The provisions of the Indian Evidence Act, 1872, apply to Wills as to other documents and the court may draw the presumption under it in deciding whether the Will has been properly attested or not.

The Executor

The executor is the most important person in the Will. Executor is defined in the Indian Succession Act, 1925, as a person to whom the execution of the last Will of a deceased person, is by the testator’s appointment confided. An executor is charged with the duty and conferred with the power to carry out the directions contained in the Will. He has to collect and realize the estate of the deceased, pay his debts and distribute the legacies.

The executor shall file the petition for obtaining probate of the Will. The court shall grant probate only to an executor who has been named in the Will.

The executor should not be minor.
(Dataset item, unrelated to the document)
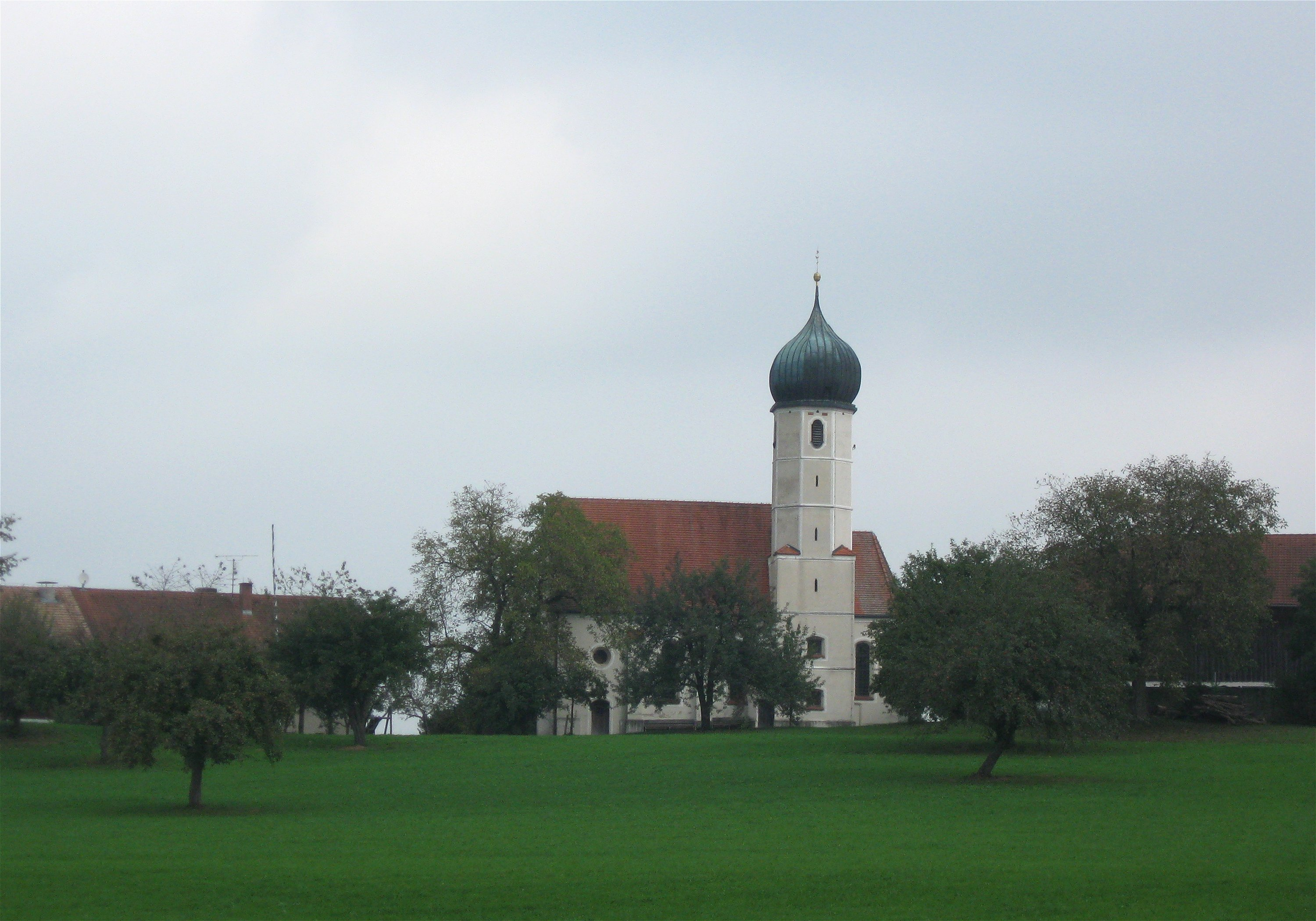 Kath. Filialkirche St. Maria; Renaissancebau, 1642; mit Ausstattung. Weiterskirchen, Baiern, Landkreis Ebersberg

The executor should be younger than testator in age so that there is greater possibility of his outliving or surviving the testator.

Administrator

In case the deceased has not appointed an executor then the court shall appoint one. Also in case the executor is incapable of or refuses to act or has predeceased the testator or the executor dies after having proved the Will but before administering all the estates of the deceased, the court shall appoint an administrator at the instance of interested person or persons.

Registration of Will

Registration of a Will is purely an optional matter. It is not compulsory at all. No inference can be drawn by the Court or any authority about the genuineness of a Will on the ground of its non-registration. Nor a Will can be accepted as genuine by courts even though it has been registered.